* The task
Your answer must be the exact lines below, starting with the line with "organism: Toxoplasma gondii" and going on through the line with "sample: CA1 Hippocampus", both included, with no pictures.

(Data excerpts)
┌──
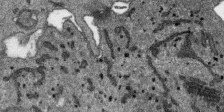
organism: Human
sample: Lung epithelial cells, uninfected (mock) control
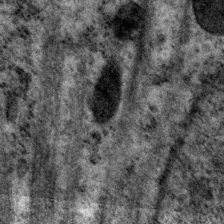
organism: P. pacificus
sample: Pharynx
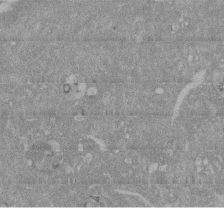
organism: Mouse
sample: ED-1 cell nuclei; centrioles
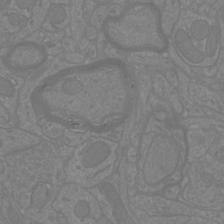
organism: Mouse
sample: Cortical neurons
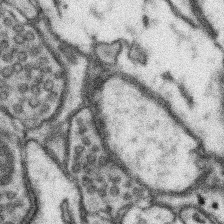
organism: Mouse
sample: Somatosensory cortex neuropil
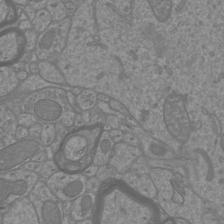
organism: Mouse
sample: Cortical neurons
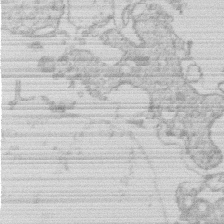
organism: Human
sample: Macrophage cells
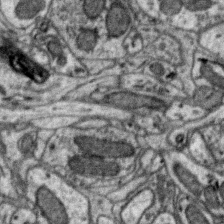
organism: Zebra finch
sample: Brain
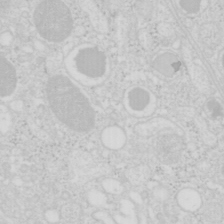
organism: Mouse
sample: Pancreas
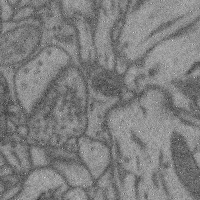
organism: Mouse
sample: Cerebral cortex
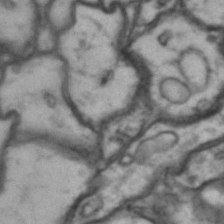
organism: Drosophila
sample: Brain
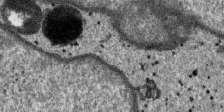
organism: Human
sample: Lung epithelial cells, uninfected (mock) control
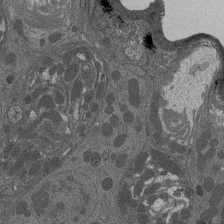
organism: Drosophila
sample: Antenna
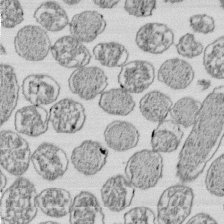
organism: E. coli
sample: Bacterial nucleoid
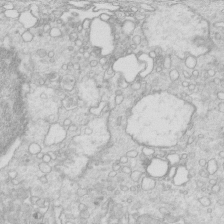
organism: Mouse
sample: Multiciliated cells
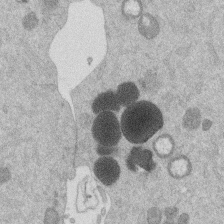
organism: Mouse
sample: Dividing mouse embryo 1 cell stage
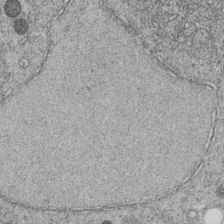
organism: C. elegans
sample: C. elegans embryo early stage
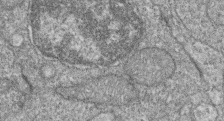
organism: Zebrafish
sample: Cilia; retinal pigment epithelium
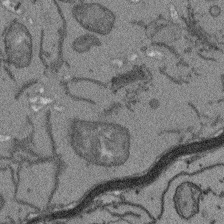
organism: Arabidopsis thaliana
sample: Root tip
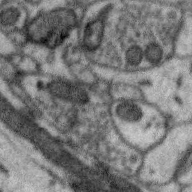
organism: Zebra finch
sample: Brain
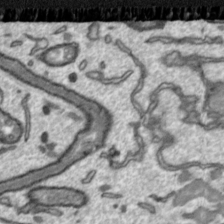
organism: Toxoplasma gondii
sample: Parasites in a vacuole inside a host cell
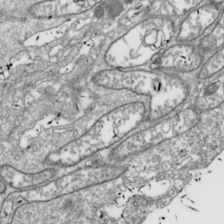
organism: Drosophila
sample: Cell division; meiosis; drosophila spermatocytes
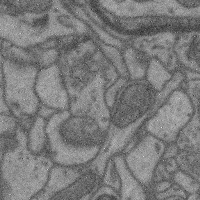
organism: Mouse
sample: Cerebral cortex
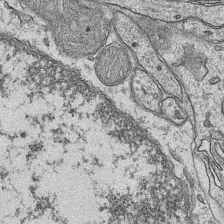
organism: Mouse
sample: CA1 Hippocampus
└──
┌──
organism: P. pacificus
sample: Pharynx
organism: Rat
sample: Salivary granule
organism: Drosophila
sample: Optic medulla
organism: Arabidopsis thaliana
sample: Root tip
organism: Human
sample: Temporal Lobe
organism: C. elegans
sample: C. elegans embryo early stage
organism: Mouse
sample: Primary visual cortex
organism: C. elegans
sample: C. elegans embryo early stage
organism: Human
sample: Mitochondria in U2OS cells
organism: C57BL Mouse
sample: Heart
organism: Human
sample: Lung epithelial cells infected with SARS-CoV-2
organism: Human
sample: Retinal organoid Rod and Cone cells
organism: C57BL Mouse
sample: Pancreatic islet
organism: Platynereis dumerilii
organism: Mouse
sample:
└──
┌──
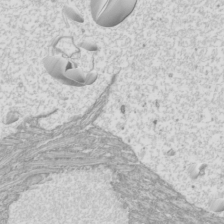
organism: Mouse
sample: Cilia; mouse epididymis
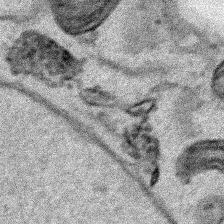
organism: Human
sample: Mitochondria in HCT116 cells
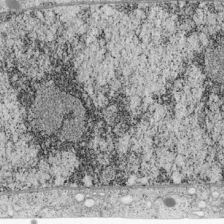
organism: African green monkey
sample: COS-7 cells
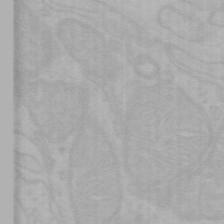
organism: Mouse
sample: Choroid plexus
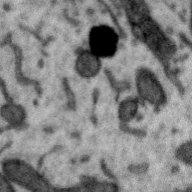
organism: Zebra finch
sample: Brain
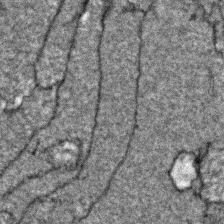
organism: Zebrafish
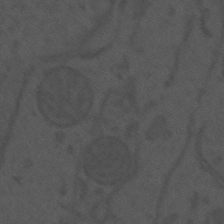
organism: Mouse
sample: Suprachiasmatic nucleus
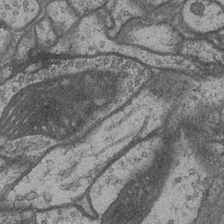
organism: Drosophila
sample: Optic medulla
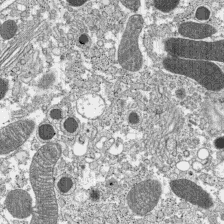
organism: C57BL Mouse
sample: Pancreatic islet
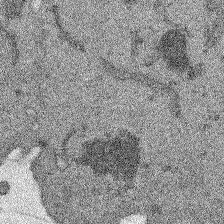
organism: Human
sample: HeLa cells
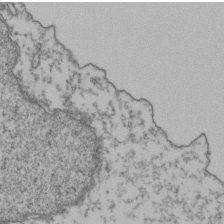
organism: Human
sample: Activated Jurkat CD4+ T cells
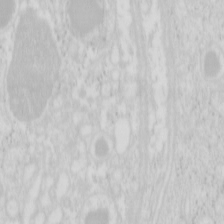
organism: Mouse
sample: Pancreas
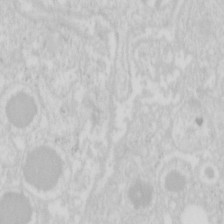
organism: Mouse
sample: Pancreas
└──
* Output for this exercise
organism: Toxoplasma gondii
sample: Parasites in a vacuole inside a host cell
organism: Drosophila
sample: Cell division; meiosis; drosophila spermatocytes
organism: Mouse
sample: Cerebral cortex
organism: Mouse
sample: CA1 Hippocampus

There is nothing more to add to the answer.